# Work instructions
Each line below needs to be returned exactly. Skip any picture.

# Exercise data
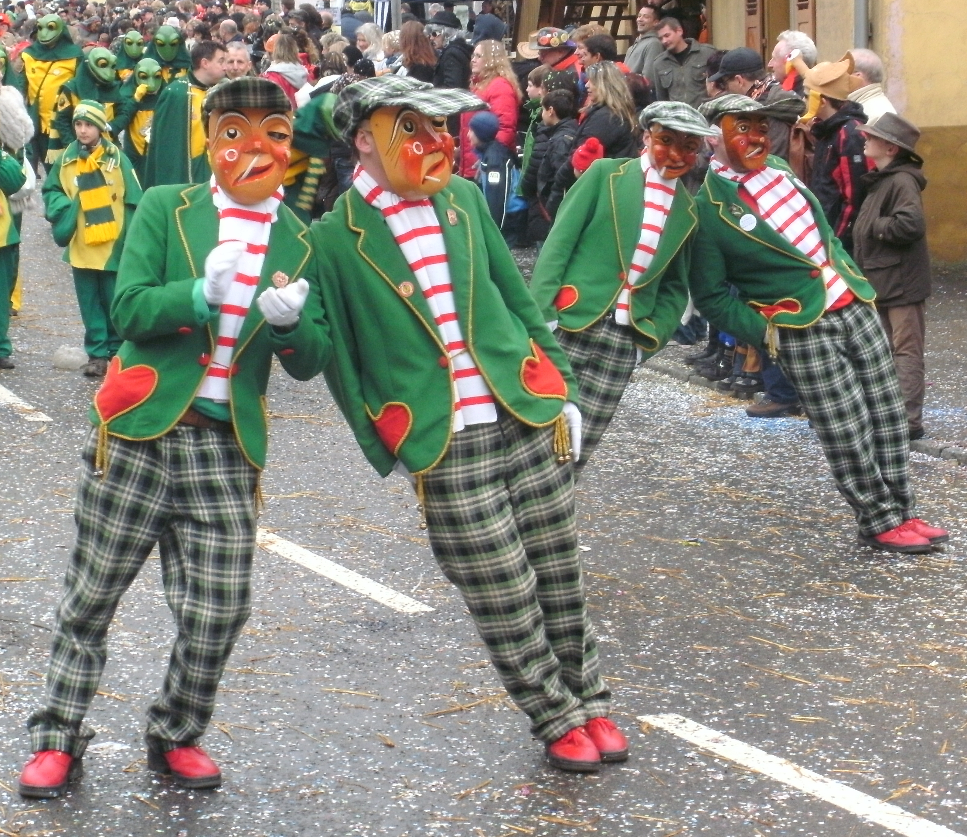 Mitglieder der „Latschari-Clique Rheinfelden e.V.“ aus Rheinfelden (Baden), beim Narrentreffen der „Vereinigung Hochrheinischer Narrenzünfte e.V.“ 2010 in Schwörstadt. Die 1937 vom einheimischen Künstler Arnold Schneider auf Anregung des damaligen, seit der NS-Machtübernahme amtierenden, Bürgermeisters Leopold Bösch entworfene Figur bezieht sich auf die arbeitslosen „Rumhänger“, von denen es während der Weltwirtschaftskrise ab Ende der 1920er Jahre in der noch sehr jungen Industriestadt viele gab. Das erst 1922 zur Stadt erhobene badische Rheinfelden hatte als solche keine gewachsene Fasnachtstradition, daher versuchte man gezielt, eine neue, zur Industriestadt passende Symbolfigur zu schaffen. Die Maske mit einer lachenden und einer weinenden Gesichtshälfte sowie (vom Aufenthalt im Freien oder vom Alkoholkonsum?) geröteten Wangen und Nase ist ein Symbol für die ambivalente Situation, in der sich die von Arbeitslosigkeit Betroffenen befanden: nicht arbeiten müssen einerseits, nicht den eigenen Lebensunterhalt verdienen können andererseits (Quelle: Wir über uns, Website der Latschari-Clique Rheinfelden) Anmerkungen: Der Umstand, dass in der Zeit des Nationalsozialismus bis zum Kriegsbeginn die Fasnachtsaktivitäten geradezu einen Aufschwung nahmen, ist nicht auf Rheinfelden oder die Region begrenzt (vgl. z.B.: Carl Dietmar, Marcus Leifeld: Alaaf und Heil Hitler: Karneval im Dritten Reich. Herbig Verlag, München 2010. ISBN 978-3-7766-2630-8).
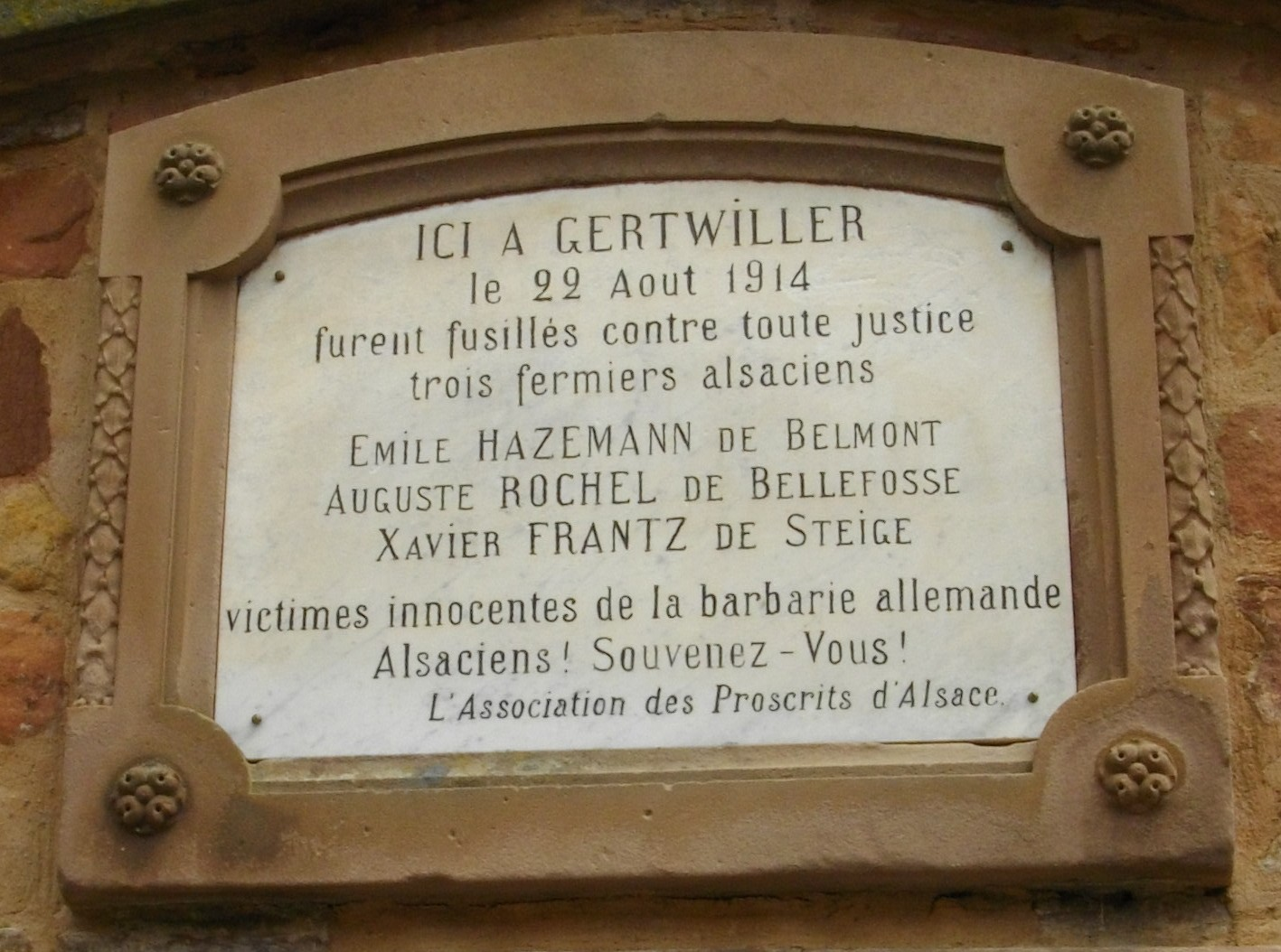 Plaque apposée en mémoire de trois fermiers alsaciens fusillés par les forces armées allemandes en 1914.
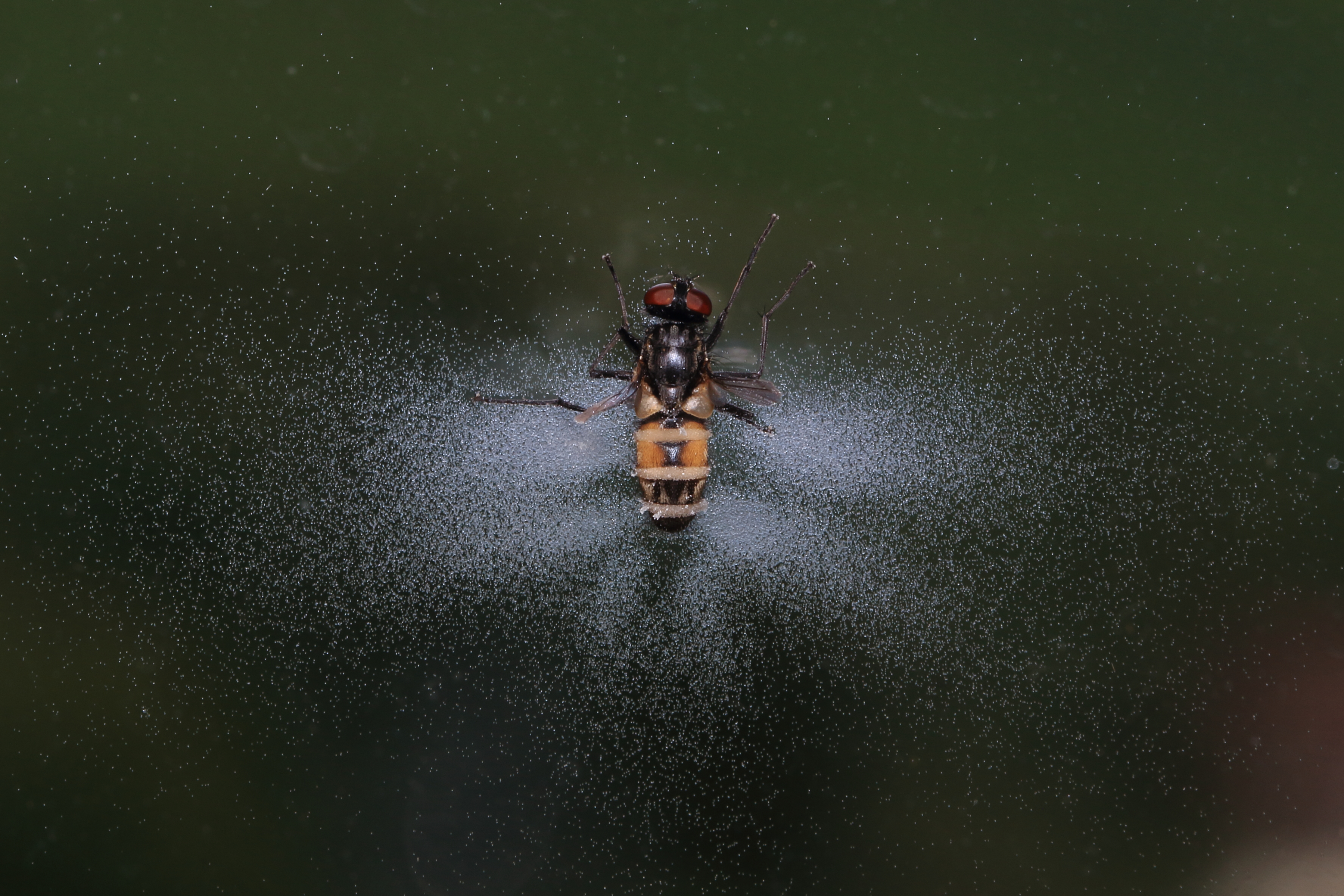 Stubenfliege Musca domestica am Fenster, getötet vom Fliegentöter, höchstwahrscheinlich Entomophthora muscae und umgeben von dessen Pilzsporen Die abgebildete Fliege und der Pilz wurden am 26./28. August 2017 von Tony Irwin und Stephane Lebrun auf bestimmt, auf Grund meiner (Norbert) Anfrage dort vom 25. August 2017 The fly and the fungus shown here has been identified by Tony Irwin and Stephane Lebrun on 2017, August 26th/28th, my (Norbert) question there dated 2017, August 25th
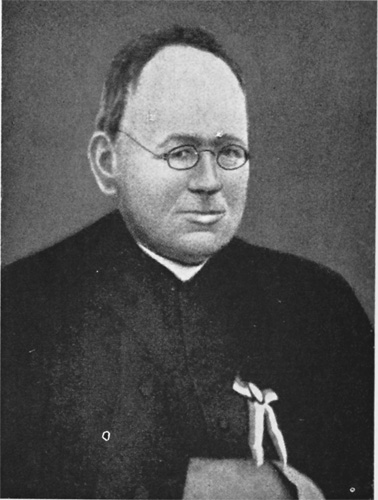 Painting of Peter Karl Aloys Kreutzwald
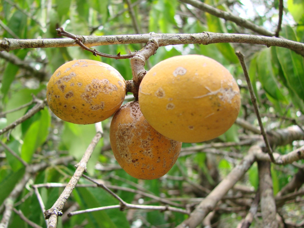 Cheiloclinium cognatum (Miers) A.C.Sm. - (Sin. hom. Salacia cognata; sin. het. Cheiloclinium lineolatum) - CELASTRACEAE - Jardim Botânico de Brasília - Distrito Federal - Brasil.
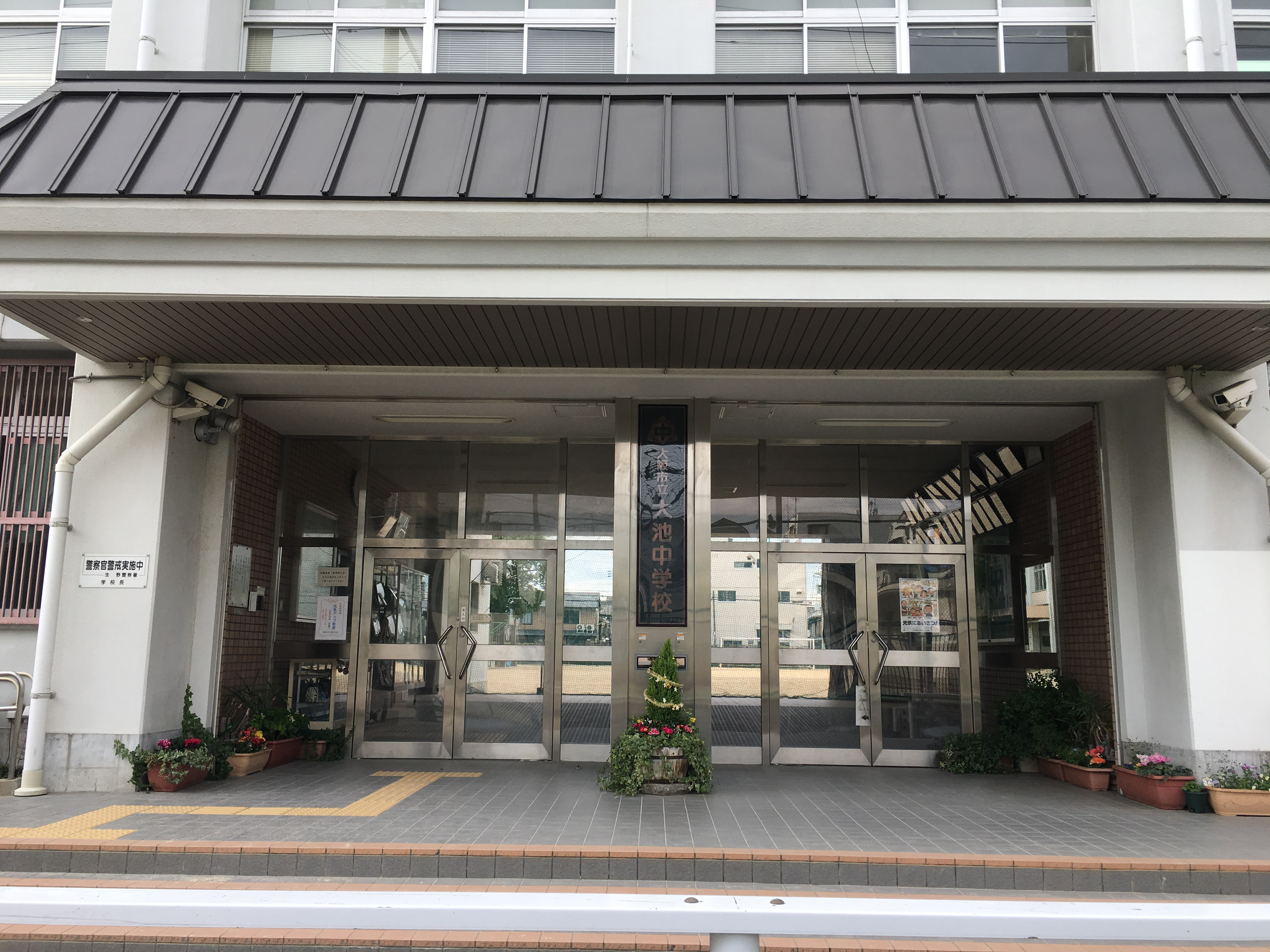 大阪市立大池中学校

# Expected output
 Mitglieder der „Latschari-Clique Rheinfelden e.V.“ aus Rheinfelden (Baden), beim Narrentreffen der „Vereinigung Hochrheinischer Narrenzünfte e.V.“ 2010 in Schwörstadt. Die 1937 vom einheimischen Künstler Arnold Schneider auf Anregung des damaligen, seit der NS-Machtübernahme amtierenden, Bürgermeisters Leopold Bösch entworfene Figur bezieht sich auf die arbeitslosen „Rumhänger“, von denen es während der Weltwirtschaftskrise ab Ende der 1920er Jahre in der noch sehr jungen Industriestadt viele gab. Das erst 1922 zur Stadt erhobene badische Rheinfelden hatte als solche keine gewachsene Fasnachtstradition, daher versuchte man gezielt, eine neue, zur Industriestadt passende Symbolfigur zu schaffen. Die Maske mit einer lachenden und einer weinenden Gesichtshälfte sowie (vom Aufenthalt im Freien oder vom Alkoholkonsum?) geröteten Wangen und Nase ist ein Symbol für die ambivalente Situation, in der sich die von Arbeitslosigkeit Betroffenen befanden: nicht arbeiten müssen einerseits, nicht den eigenen Lebensunterhalt verdienen können andererseits (Quelle: Wir über uns, Website der Latschari-Clique Rheinfelden) Anmerkungen: Der Umstand, dass in der Zeit des Nationalsozialismus bis zum Kriegsbeginn die Fasnachtsaktivitäten geradezu einen Aufschwung nahmen, ist nicht auf Rheinfelden oder die Region begrenzt (vgl. z.B.: Carl Dietmar, Marcus Leifeld: Alaaf und Heil Hitler: Karneval im Dritten Reich. Herbig Verlag, München 2010. ISBN 978-3-7766-2630-8).
 Plaque apposée en mémoire de trois fermiers alsaciens fusillés par les forces armées allemandes en 1914.
 Stubenfliege Musca domestica am Fenster, getötet vom Fliegentöter, höchstwahrscheinlich Entomophthora muscae und umgeben von dessen Pilzsporen Die abgebildete Fliege und der Pilz wurden am 26./28. August 2017 von Tony Irwin und Stephane Lebrun auf bestimmt, auf Grund meiner (Norbert) Anfrage dort vom 25. August 2017 The fly and the fungus shown here has been identified by Tony Irwin and Stephane Lebrun on 2017, August 26th/28th, my (Norbert) question there dated 2017, August 25th
 Painting of Peter Karl Aloys Kreutzwald
 Cheiloclinium cognatum (Miers) A.C.Sm. - (Sin. hom. Salacia cognata; sin. het. Cheiloclinium lineolatum) - CELASTRACEAE - Jardim Botânico de Brasília - Distrito Federal - Brasil.
 大阪市立大池中学校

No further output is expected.